**Task objective**
Only the lines below from the one containing "2.3 | 1978 |" to the one containing "118.42000000000002 | 1841 |" should be repeated, both included and unchanged.

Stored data
--*--

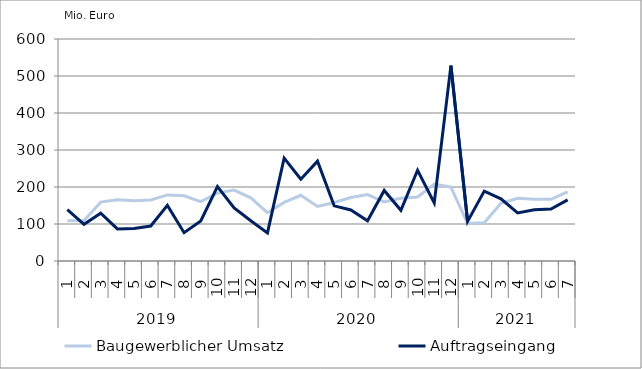
| Category | Baugewerblicher Umsatz | Auftragseingang |
|---|---|---|
| 0 | 108616.605 | 139065.287 |
| 1 | 109331.58 | 99318.609 |
| 2 | 159117.81 | 129002.041 |
| 3 | 165654.287 | 86579.2 |
| 4 | 162976.056 | 87644.362 |
| 5 | 165026.188 | 94463.186 |
| 6 | 178622.938 | 150345.08 |
| 7 | 176074.101 | 76434.317 |
| 8 | 160663.041 | 108444.162 |
| 9 | 183589.485 | 201122.697 |
| 10 | 191777.213 | 143514.792 |
| 11 | 170885.223 | 108780.022 |
| 12 | 130445.562 | 75891.481 |
| 13 | 158433.655 | 277923.85 |
| 14 | 177529.832 | 220973.626 |
| 15 | 147259.799 | 269936.091 |
| 16 | 157965.891 | 149072.895 |
| 17 | 171647.778 | 137984.76 |
| 18 | 179530.732 | 108645.965 |
| 19 | 159480.457 | 190771.468 |
| 20 | 169638.111 | 136988.906 |
| 21 | 173040.053 | 245341.603 |
| 22 | 207619.085 | 156647.224 |
| 23 | 199947.086 | 528166.004 |
| 24 | 101295.895 | 106850.127 |
| 25 | 103236.543 | 188883.434 |
| 26 | 156172.725 | 168204.42 |
| 27 | 169257.088 | 130052.073 |
| 28 | 166897.821 | 138492.214 |
| 29 | 166720.216 | 140262.426 |
| 30 | 186515.191 | 165331.191 |
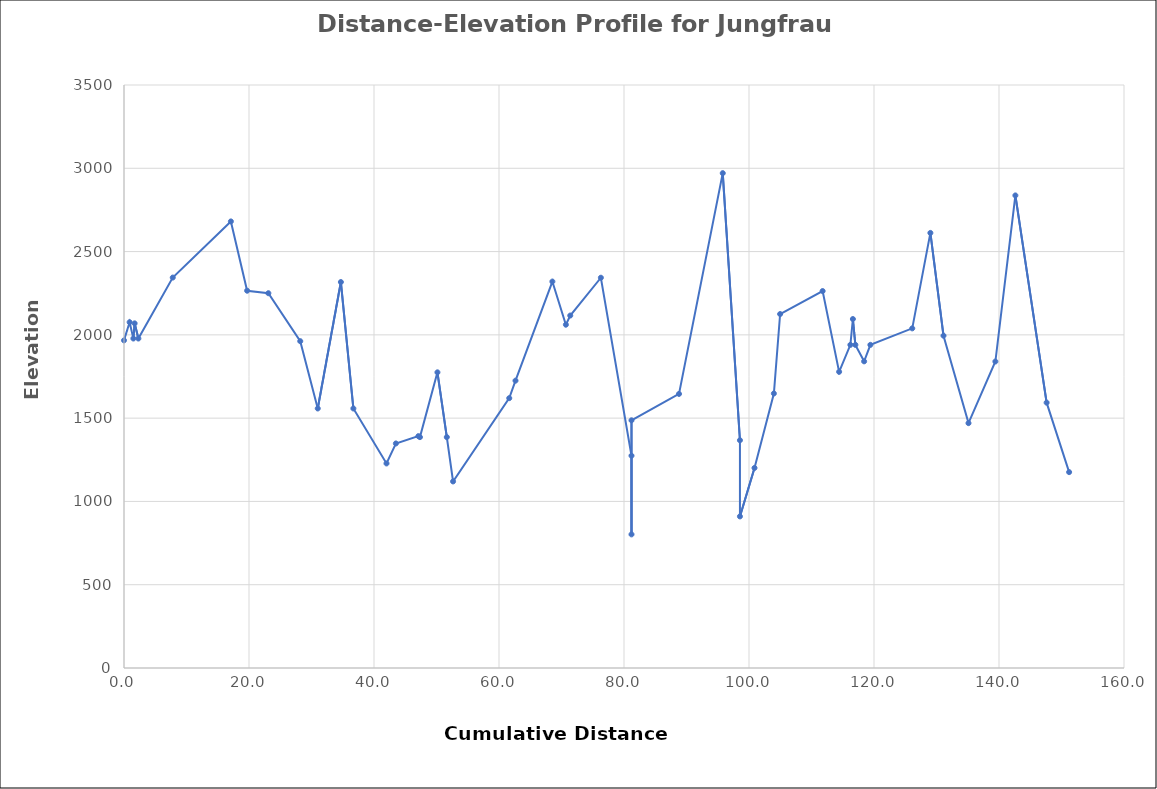
| Category | Series 0 |
|---|---|
| 0.0 | 1967 |
| 0.9 | 2076 |
| 1.5 | 1978 |
| 1.7 | 2069 |
| 2.3 | 1978 |
| 7.8 | 2344 |
| 17.1 | 2681 |
| 19.700000000000003 | 2265 |
| 23.1 | 2250 |
| 28.200000000000003 | 1962 |
| 31.000000000000004 | 1558 |
| 34.7 | 2317 |
| 36.7 | 1558 |
| 42.0 | 1228 |
| 43.5 | 1348 |
| 47.1 | 1392 |
| 47.35 | 1386 |
| 50.15 | 1775 |
| 51.65 | 1386 |
| 52.65 | 1120 |
| 61.64 | 1620 |
| 62.64 | 1725 |
| 68.54 | 2320 |
| 70.7 | 2061 |
| 71.4 | 2116 |
| 76.30000000000001 | 2343 |
| 81.20000000000002 | 1274.39 |
| 81.20000000000002 | 802.134 |
| 81.20000000000002 | 1487 |
| 88.80000000000001 | 1645.427 |
| 95.80000000000001 | 2970.732 |
| 98.55000000000001 | 1367.378 |
| 98.55000000000001 | 910 |
| 100.88000000000001 | 1201 |
| 103.98 | 1648 |
| 104.98 | 2125 |
| 111.78 | 2263 |
| 114.42 | 1778 |
| 116.22 | 1940 |
| 116.62 | 2095 |
| 117.02000000000001 | 1940 |
| 118.42000000000002 | 1841 |
| 119.42000000000002 | 1940 |
| 126.12000000000002 | 2039 |
| 129.02 | 2612 |
| 131.12 | 1995 |
| 135.12 | 1470 |
| 139.42000000000002 | 1840 |
| 142.62 | 2837 |
| 147.62 | 1593 |
| 151.22 | 1176 |

--*--

**Reply**
| 2.3 | 1978 |
| 7.8 | 2344 |
| 17.1 | 2681 |
| 19.700000000000003 | 2265 |
| 23.1 | 2250 |
| 28.200000000000003 | 1962 |
| 31.000000000000004 | 1558 |
| 34.7 | 2317 |
| 36.7 | 1558 |
| 42.0 | 1228 |
| 43.5 | 1348 |
| 47.1 | 1392 |
| 47.35 | 1386 |
| 50.15 | 1775 |
| 51.65 | 1386 |
| 52.65 | 1120 |
| 61.64 | 1620 |
| 62.64 | 1725 |
| 68.54 | 2320 |
| 70.7 | 2061 |
| 71.4 | 2116 |
| 76.30000000000001 | 2343 |
| 81.20000000000002 | 1274.39 |
| 81.20000000000002 | 802.134 |
| 81.20000000000002 | 1487 |
| 88.80000000000001 | 1645.427 |
| 95.80000000000001 | 2970.732 |
| 98.55000000000001 | 1367.378 |
| 98.55000000000001 | 910 |
| 100.88000000000001 | 1201 |
| 103.98 | 1648 |
| 104.98 | 2125 |
| 111.78 | 2263 |
| 114.42 | 1778 |
| 116.22 | 1940 |
| 116.62 | 2095 |
| 117.02000000000001 | 1940 |
| 118.42000000000002 | 1841 |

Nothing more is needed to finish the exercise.